Le retour ne préviendra pas, seulement par les signes annonciateurs qui nous sont donnés. Il faudra les décrypter, mais nous n’aurons jamais ni le jour, ni l’heure, de même que nous ne connaissons ni le jour, ni l’heure de notre propre mort. Or, comme notre mort, le retour du Seigneur en gloire surviendra d’une façon soudaine, et surtout définitive. Il ne sera plus temps de réfléchir. Oui, je sais, cette parole est sans doute difficile à entendre  pour certains. Ce qui se passera après nous est en partie décrit dans la Bible, en partie seulement, et souvent par images.
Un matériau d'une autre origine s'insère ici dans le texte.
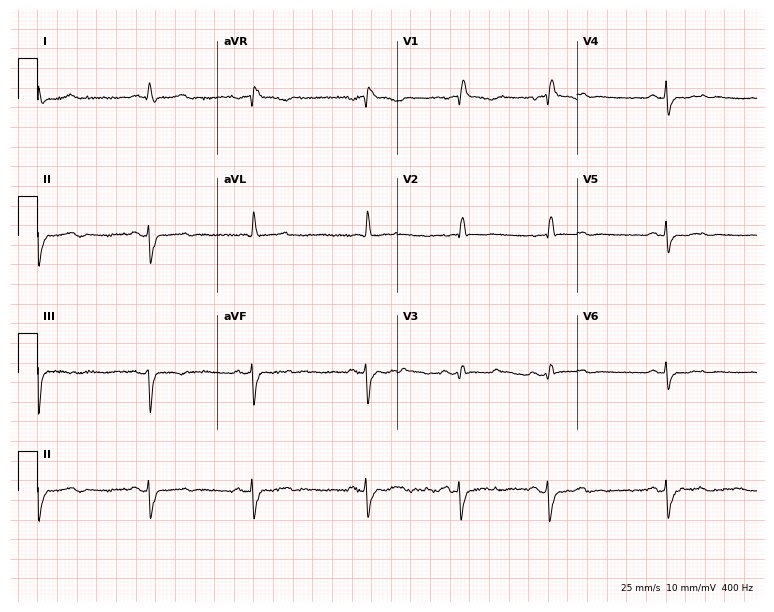
12-lead ECG from a 62-year-old female patient (7.3-second recording at 400 Hz). Shows right bundle branch block.

Nous sommes loin de tout en connaître, et surtout pas le sort de ceux qui la seconde d’avant n’avaient que faire de Jésus-Christ, de sa mort et de sa résurrection, de Dieu et de tout le tralala. Les hommes mangeaient, buvaient, se mariaient et mariaient leurs enfants...

Comme croyants, comme rachetés, comme envoyés, comme témoins, il nous faut vivre notre foi, notre salut reçu, comme s’il allait revenir demain. Et, c’est loin d’être facile ou évident.

Il ne faut rien laisser derrière nous qui n’aurait dû être fait, dit, réparé. Il ne faut pas avoir besoin de revenir en arrière. C’est une exigence qui, je le conçois et le vis tous les jours, est très difficile à remplir.

Et la réciproque n’est pas non plus simple. Il ne faut faire que ce qui en vaut la peine. Il reste à déterminer ce qui vaut la peine d’être fait, d’être vécu. C’est ce que l’on appelle : racheter le temps.

Jésus-Christ est venu dans l’histoire des hommes, il est entré dans ma vie, il reviendra bientôt, tout à l’heure peut-être. Comment vivre ? Comment déterminer ce qui vaut la peine d’être vécu, ce qui doit être vécu. Il nous a laissé, comme commentaire et résumé de toutes les écritures, Parole de Dieu pour nous, ces deux commandements : Tu aimeras le Seigneur ton Dieu de tout ton coeur, de toute ton âme, de toute ta pensée et de tout a force, et Tu aimeras ton prochain comme toi-même. Nous avons là à mon avis une clé efficace, pour celui qui cherche véritablement et honnêtement à être guidé.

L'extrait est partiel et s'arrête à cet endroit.